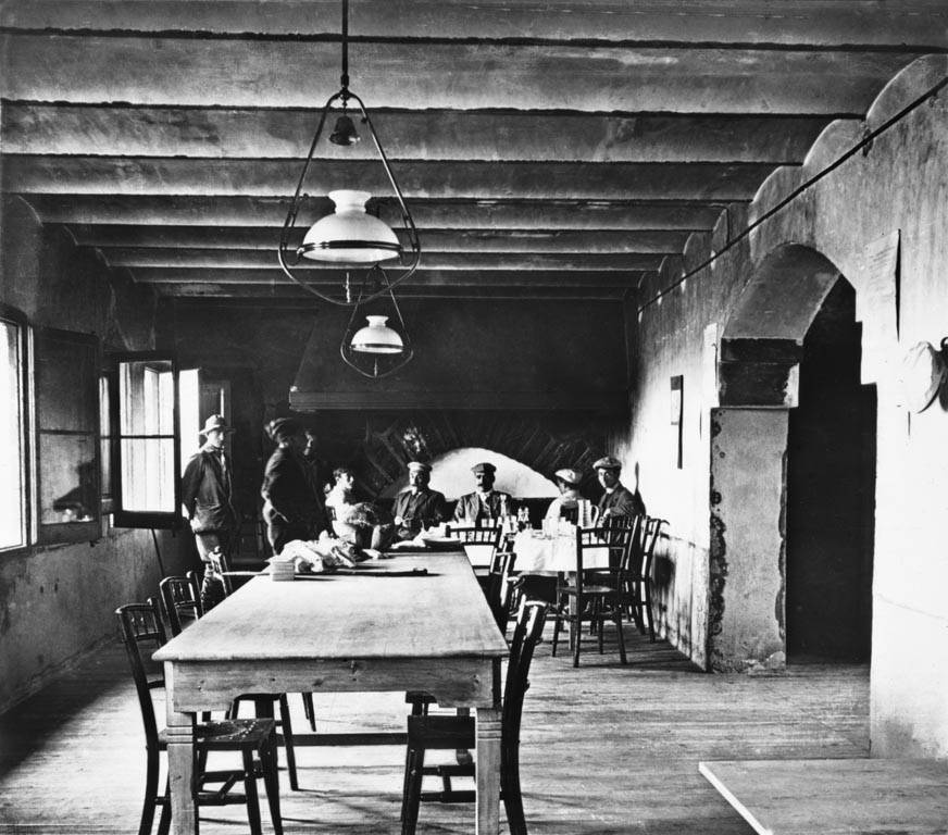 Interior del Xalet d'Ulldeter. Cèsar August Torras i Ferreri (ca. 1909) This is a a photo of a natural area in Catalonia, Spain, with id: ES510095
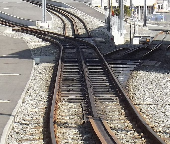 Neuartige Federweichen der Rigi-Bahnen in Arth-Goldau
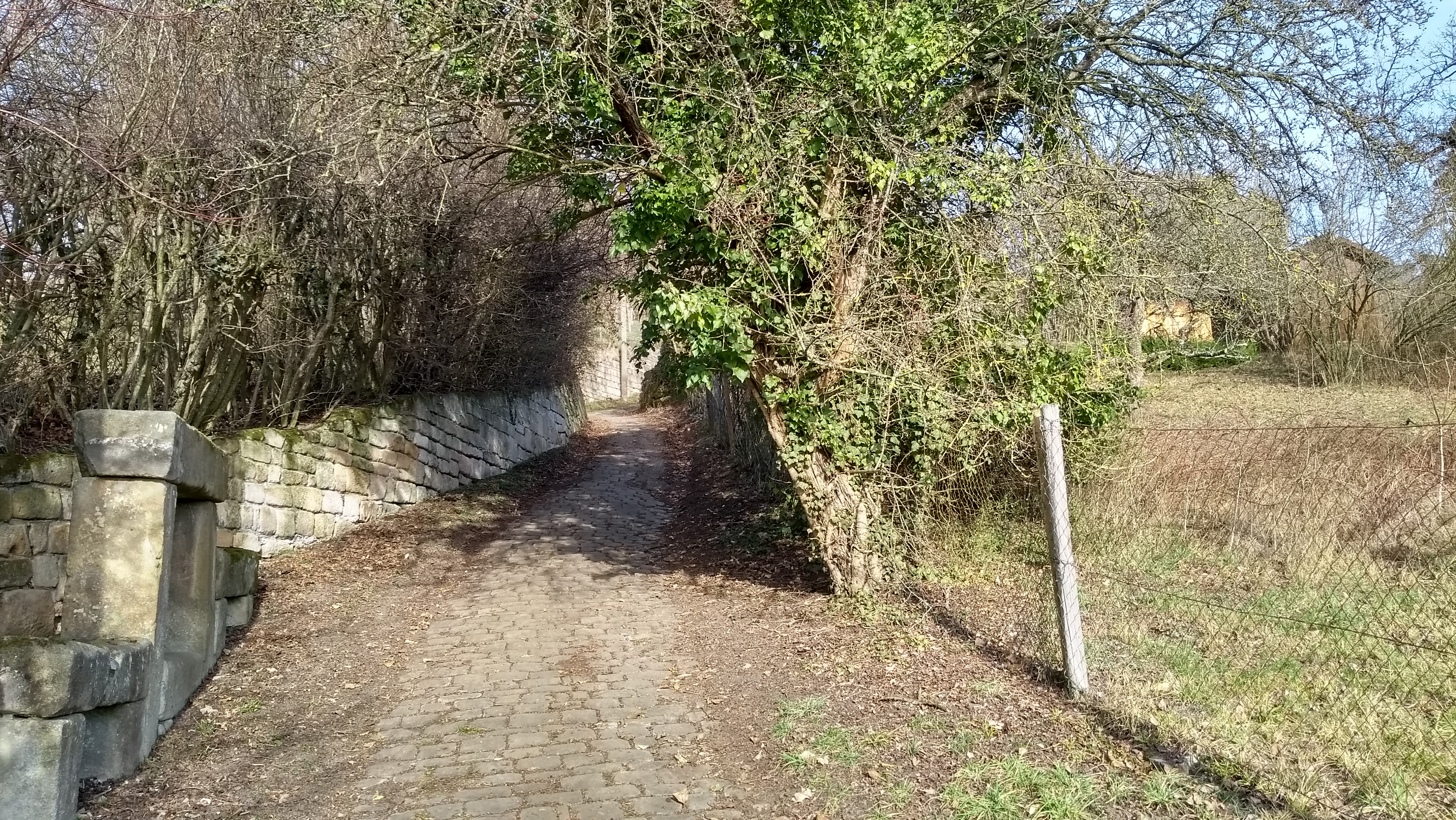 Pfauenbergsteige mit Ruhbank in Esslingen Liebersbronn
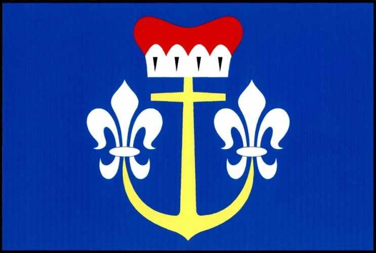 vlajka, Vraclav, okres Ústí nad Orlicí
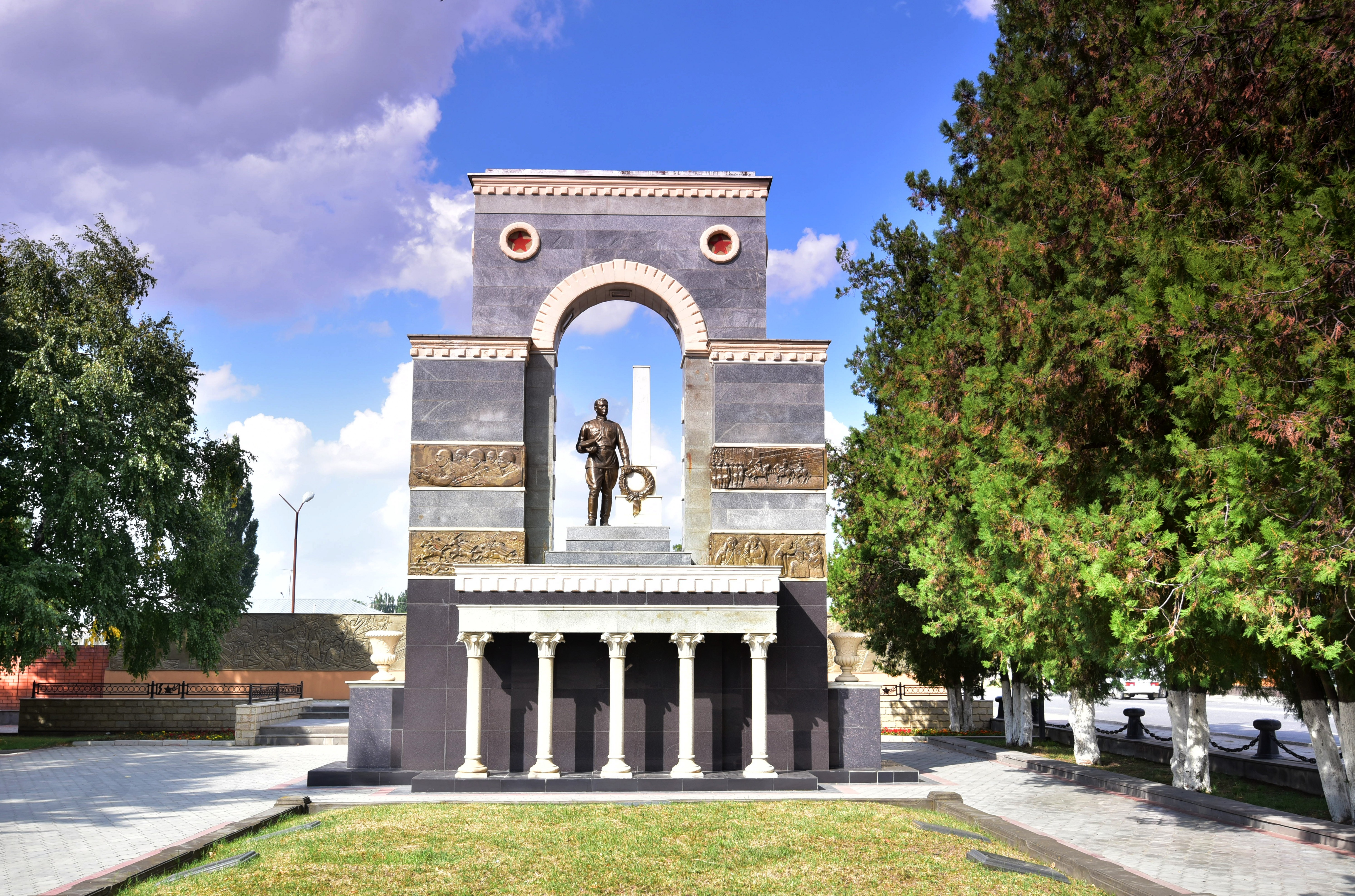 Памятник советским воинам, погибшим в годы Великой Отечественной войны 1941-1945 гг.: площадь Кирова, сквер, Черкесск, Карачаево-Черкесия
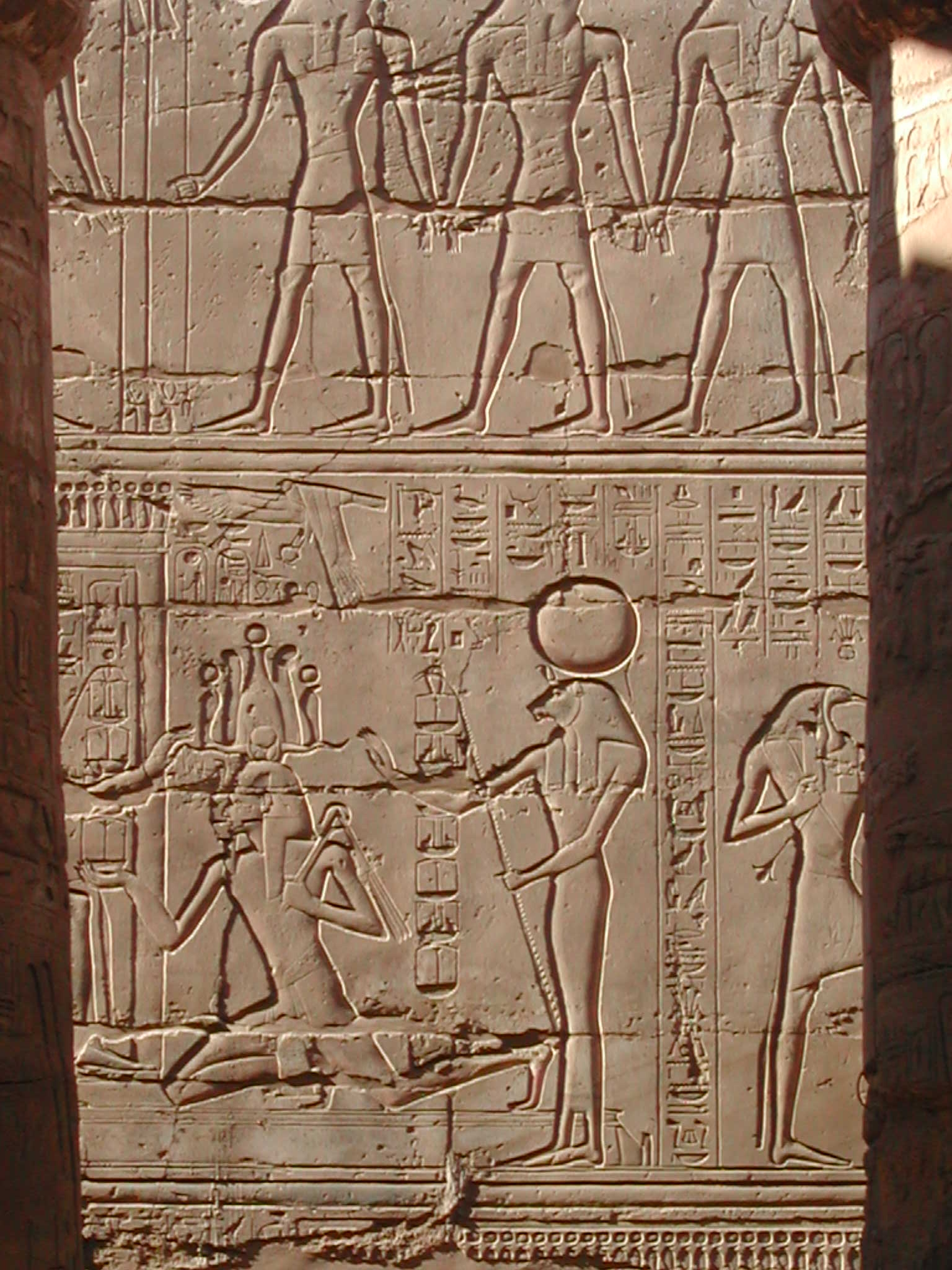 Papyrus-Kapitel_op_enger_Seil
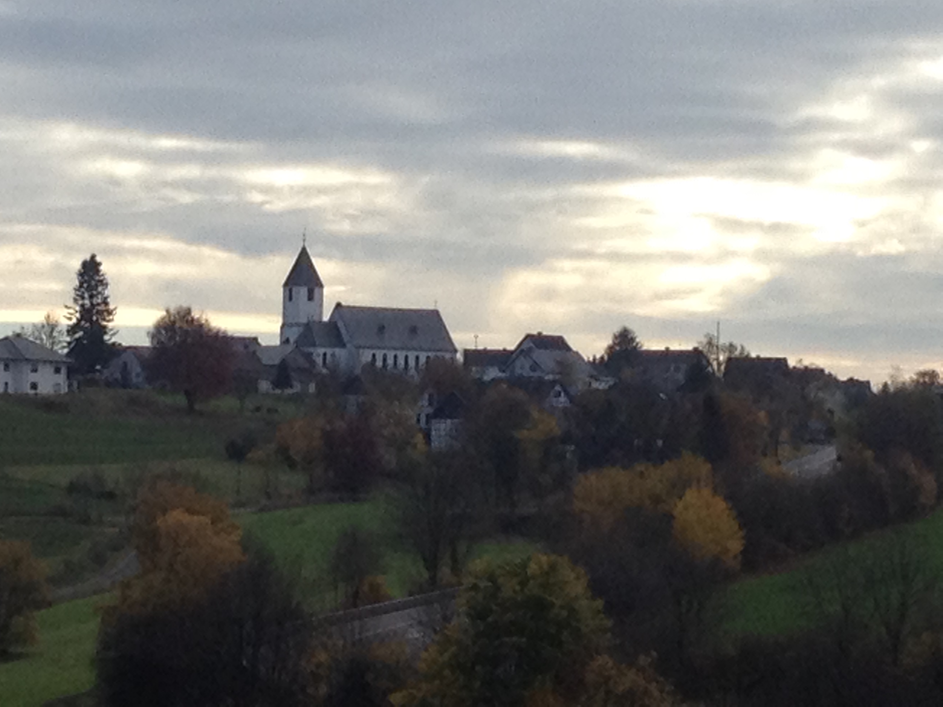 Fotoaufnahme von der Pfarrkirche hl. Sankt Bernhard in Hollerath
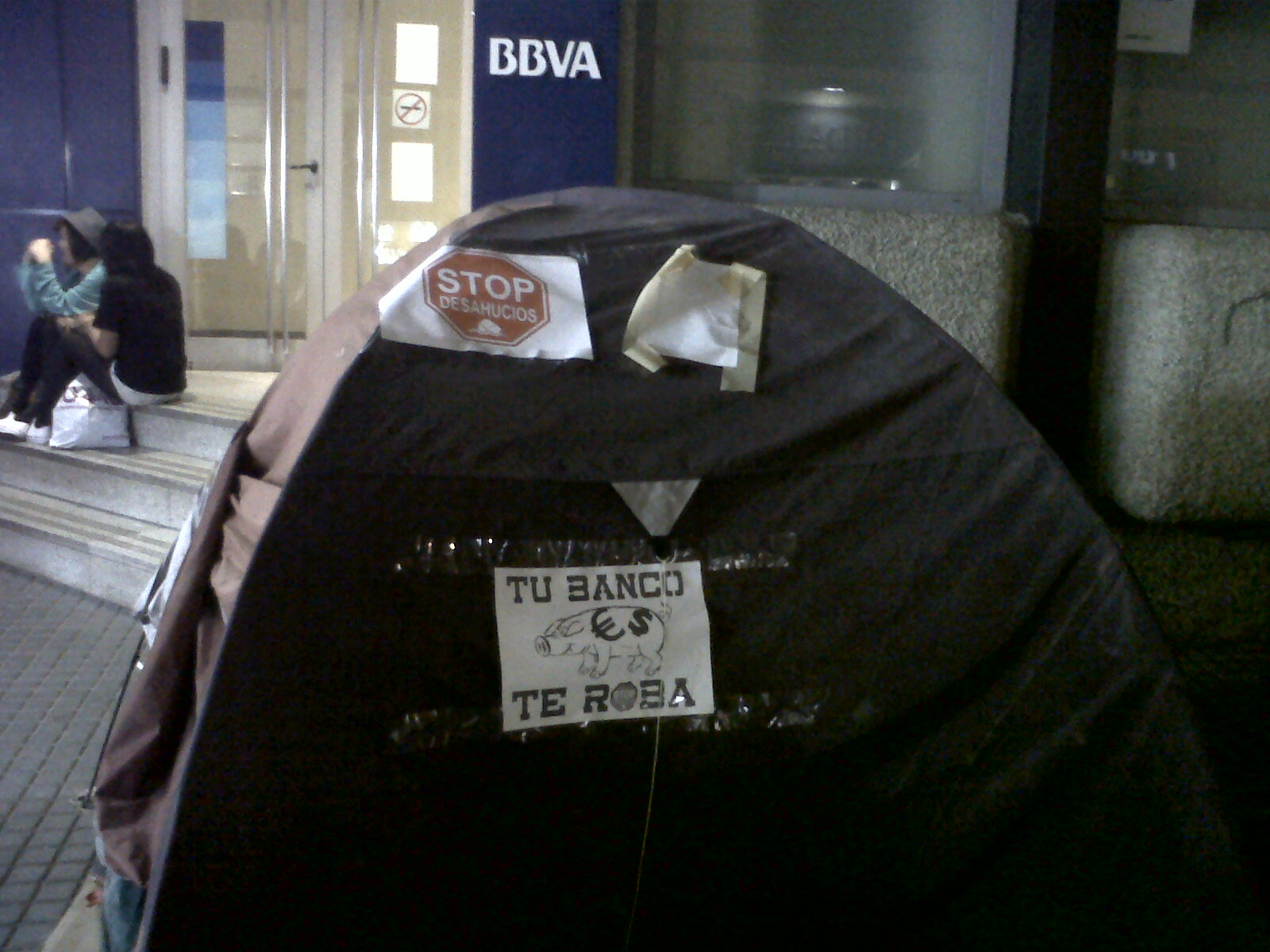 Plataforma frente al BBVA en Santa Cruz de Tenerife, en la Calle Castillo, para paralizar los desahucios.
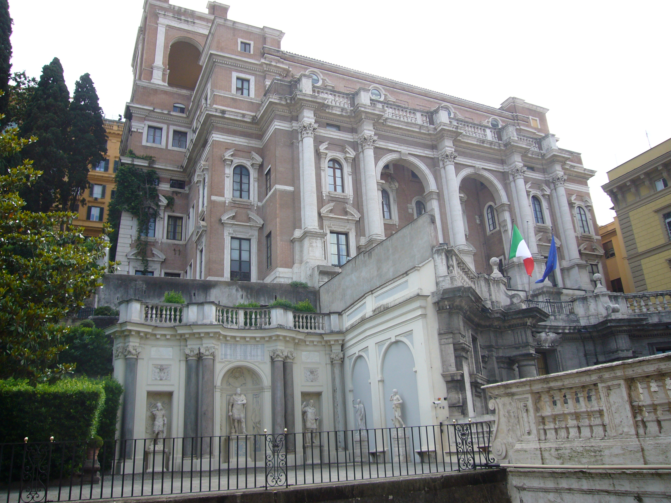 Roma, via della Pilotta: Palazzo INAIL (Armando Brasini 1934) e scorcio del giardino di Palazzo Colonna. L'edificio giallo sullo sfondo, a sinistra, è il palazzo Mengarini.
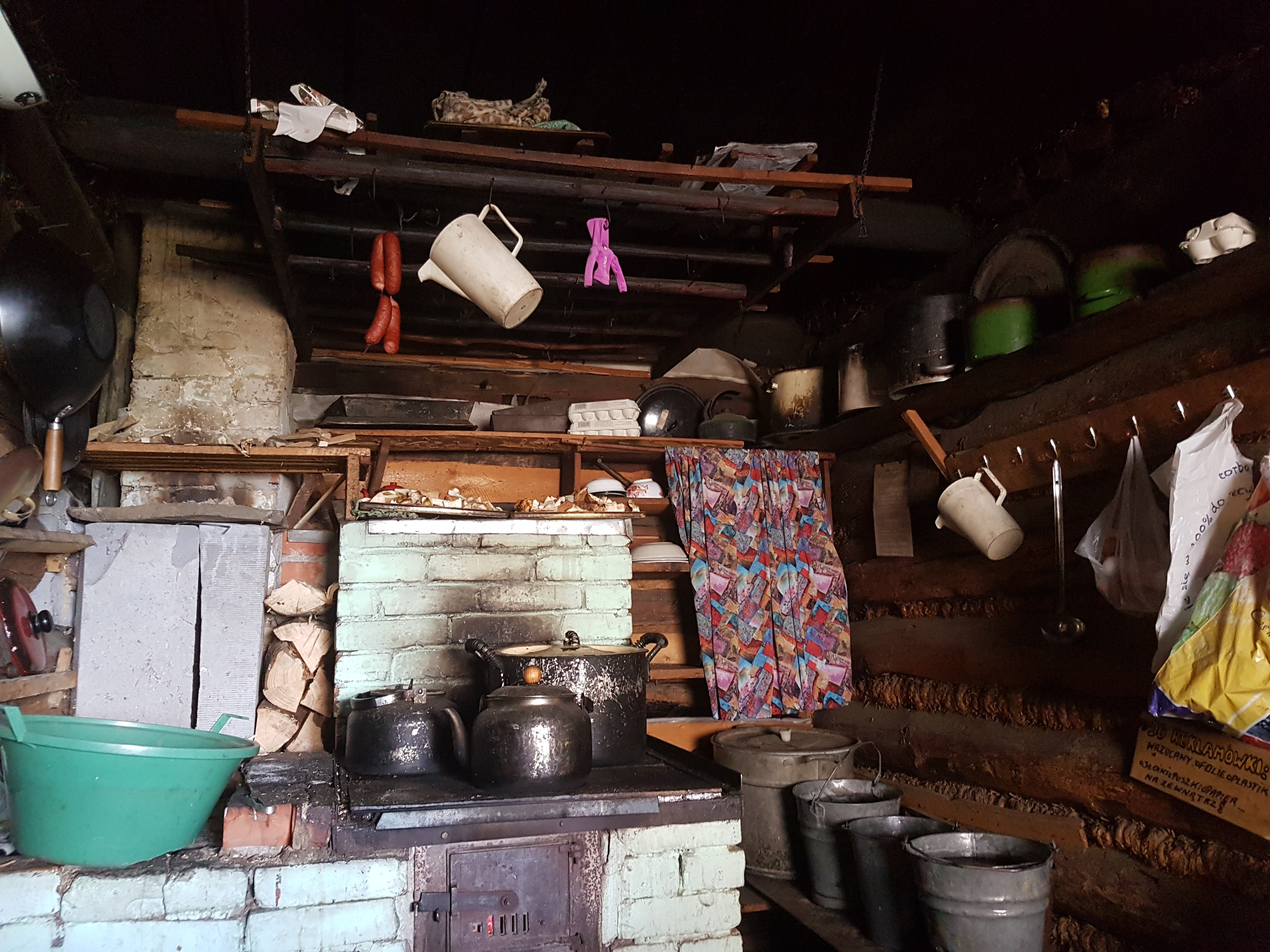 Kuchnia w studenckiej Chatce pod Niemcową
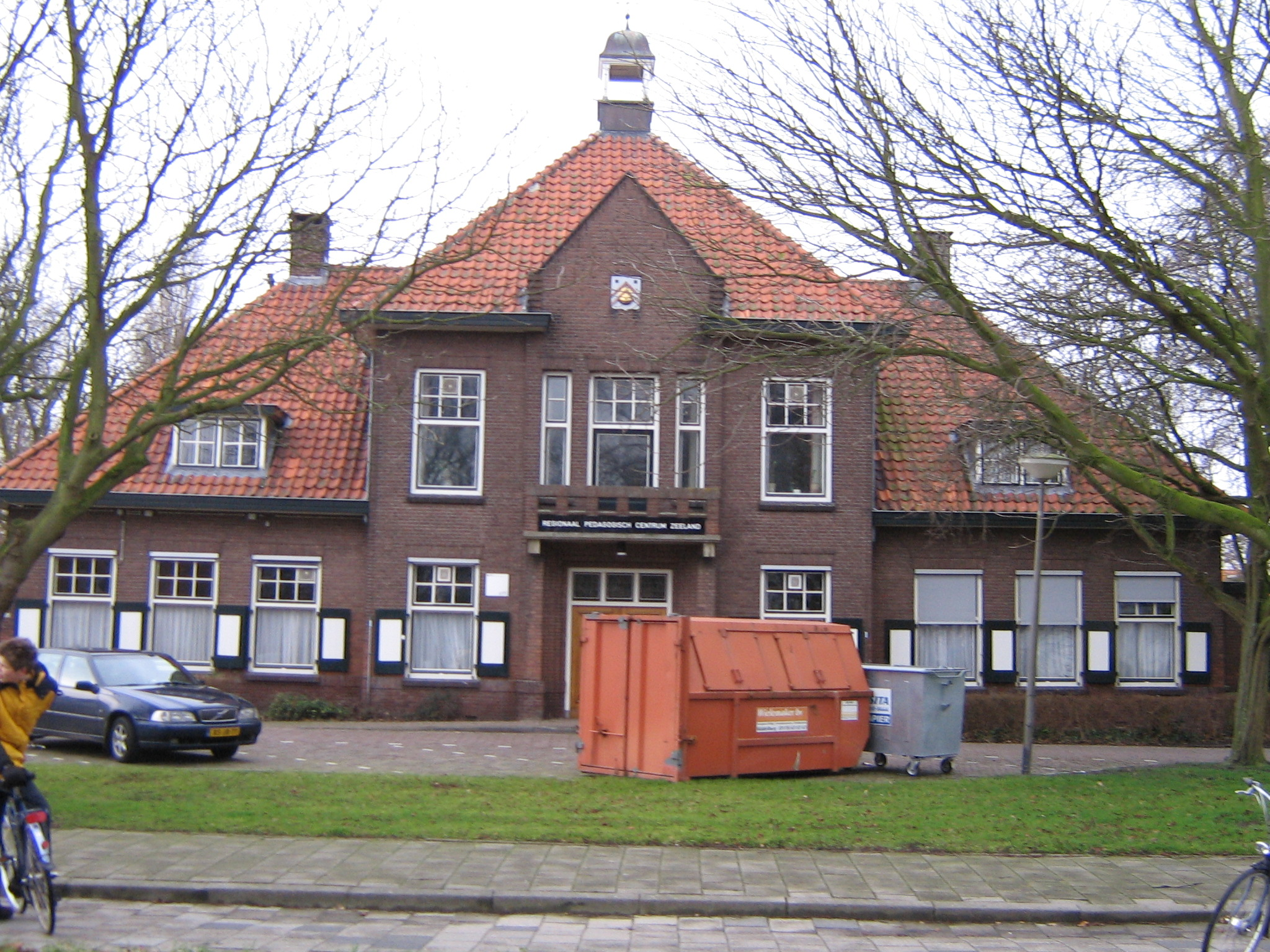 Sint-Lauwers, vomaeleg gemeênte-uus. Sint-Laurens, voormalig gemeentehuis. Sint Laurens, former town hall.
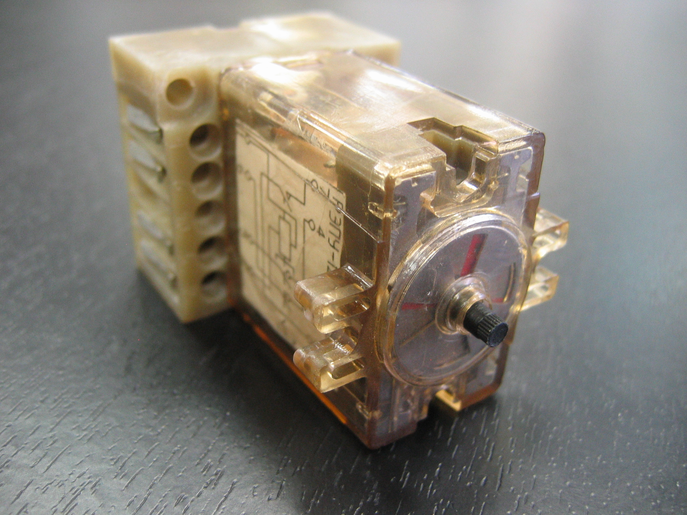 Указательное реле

┄┄┄┄┄┄┄┄┄┄

[Task goal]
Write out, word for word, only the lines from the one containing "Sint-Lauwers, vomaeleg gemeênte-uus." to the end of the data above; the pictures stay out.

[Worked solution]
 Sint-Lauwers, vomaeleg gemeênte-uus. Sint-Laurens, voormalig gemeentehuis. Sint Laurens, former town hall.
 Указательное реле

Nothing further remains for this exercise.